What did I do? For a few months, I swapped my smartphone for a dumbphone, not a fancy one that you can buy these days but a real plastic “brick,” which doesn’t have internet access and packs only the essentials like calling, texting, and listening to local radio stations.
That was me. You, however, don’t have to go to such extremes to improve your mental health. In this article, you’ll learn about seven digital minimalism trends that don’t strip you of basic everyday conveniences but encourage an intentional use of your attention and your technology.
1. Dumbphones Are the New Smartphones
I remember how excited people were when Apple released the first iPhone. But I guess it’s true that you can have too much of a good thing. It’s one of the reasons why digital detox apps are so popular: we’ve become so addicted to our devices that we need something to enforce healthy boundaries.
So now we see dumbphones making a comeback. Recent data shows that 28% of Gen Z adults and 26% of millennials are interested in devices lacking advanced digital capabilities. And the market responds. You can now buy Light Phone III or Mudita Kompakt, a new generation of dumbphones that offer basic functionality but don’t have a browser or social media apps.
You might not be ready to give up your smartphone just yet, but at least you know about the valid alternatives.
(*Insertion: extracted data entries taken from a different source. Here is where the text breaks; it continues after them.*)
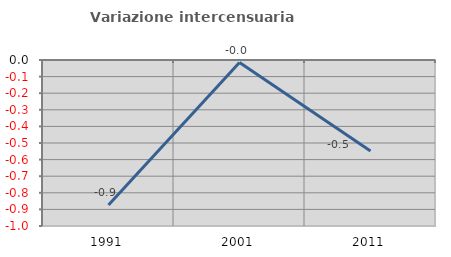
| Category | Variazione intercensuaria annua |
|---|---|
| 1991.0 | -0.874 |
| 2001.0 | -0.015 |
| 2011.0 | -0.548 |
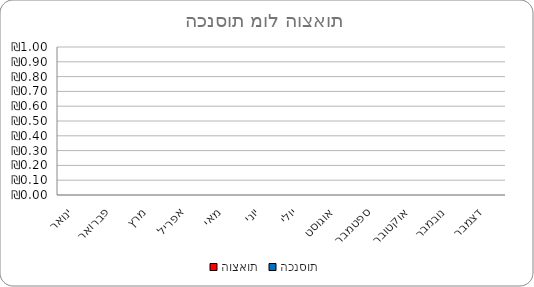
| Category | הוצאות | הכנסות |
|---|---|---|
| ינואר | 0 | 0 |
| פברואר | 0 | 0 |
| מרץ | 0 | 0 |
| אפריל | 0 | 0 |
| מאי | 0 | 0 |
| יוני | 0 | 0 |
| יולי | 0 | 0 |
| אוגוסט | 0 | 0 |
| ספטמבר | 0 | 0 |
| אוקטובר | 0 | 0 |
| נובמבר | 0 | 0 |
| דצמבר | 0 | 0 |
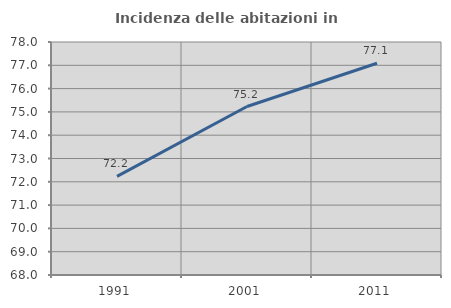
| Category | Incidenza delle abitazioni in proprietà  |
|---|---|
| 1991.0 | 72.235 |
| 2001.0 | 75.231 |
| 2011.0 | 77.089 |
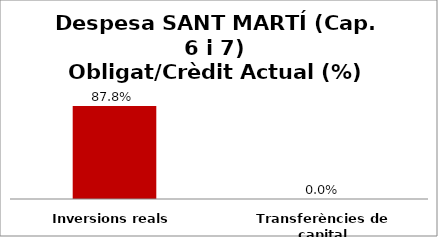
| Category | Series 0 |
|---|---|
| Inversions reals | 0.878 |
| Transferències de capital | 0 |
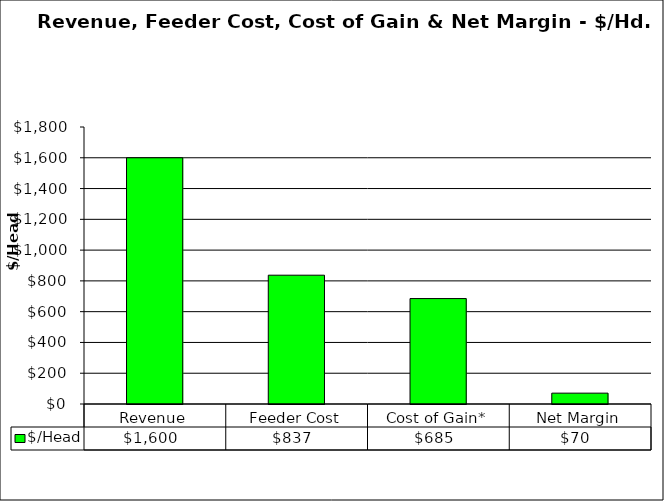
| Category | $/Head |
|---|---|
| Revenue | 1600.062 |
| Feeder Cost | 837.004 |
| Cost of Gain* | 685.151 |
| Net Margin | 70.467 |
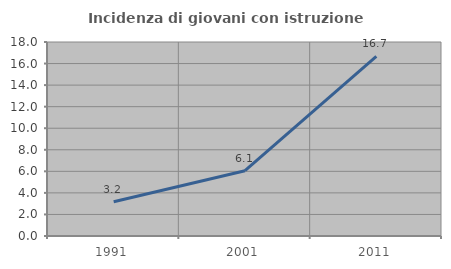
| Category | Incidenza di giovani con istruzione universitaria |
|---|---|
| 1991.0 | 3.175 |
| 2001.0 | 6.061 |
| 2011.0 | 16.667 |
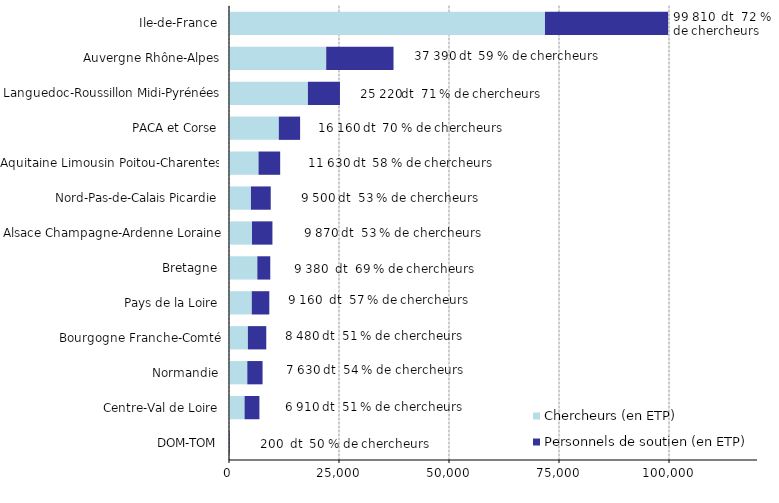
| Category | Chercheurs (en ETP) | Personnels de soutien (en ETP) |
|---|---|---|
| DOM-TOM | 100 | 100 |
| Centre-Val de Loire | 3540 | 3370 |
| Normandie | 4160 | 3470 |
| Bourgogne Franche-Comté | 4290 | 4180 |
| Pays de la Loire | 5180 | 3980 |
| Bretagne | 6440 | 2940 |
| Alsace Champagne-Ardenne Loraine | 5230 | 4640 |
| Nord-Pas-de-Calais Picardie | 4990 | 4500 |
| Aquitaine Limousin Poitou-Charentes | 6710 | 4920 |
| PACA et Corse | 11320 | 4840 |
| Languedoc-Roussillon Midi-Pyrénées | 17930 | 7290 |
| Auvergne Rhône-Alpes | 22090 | 15300 |
| Ile-de-France | 71810 | 28000 |
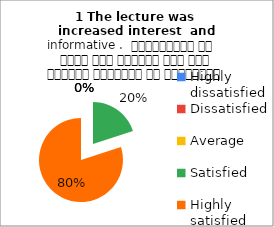
| Category | 1 The lecture was  increased interest  and informative .  व्याख्यान से रुचि में वृद्धि हुई एवं शिक्षण जानकारी से परिपूर्ण था |
|---|---|
| Highly dissatisfied | 0 |
| Dissatisfied | 0 |
| Average | 0 |
| Satisfied | 7 |
| Highly satisfied | 28 |

I’ve read how some people use iPhone for work and Mudita Kompakt for personal needs.
What you can do: turn on Grayscale Mode. Both iOS and Android have this feature. Your smartphone screen goes black-and-white, and suddenly Instagram looks about as appealing as a tax form. You don’t need new hardware to start experiencing the shift.
2. Offline Clubs
In his video titled “How Cell Phones Impact Our Relationships,” Simon Sinek says:
There’s a subconscious reaction to these devices when we use them. What if I were to hold my phone while I was talking to you? I’m not checking it; it’s not buzzing; it’s not beeping. I’m just holding it. Do you feel at this moment that you are the most important thing to me right now? No, you do not. Because there’s a subconscious reaction we have to the device. When it is out, it makes the people around us feel that they are less important.
Enter The Offline Club, a third place reimagined for people who crave genuine connection with others. Their rule is simple: smartphones get checked at the door. What awaits beyond that point ranges from silent reading hours to board game nights but always stays true to their motto: “Swap screen time for real time.”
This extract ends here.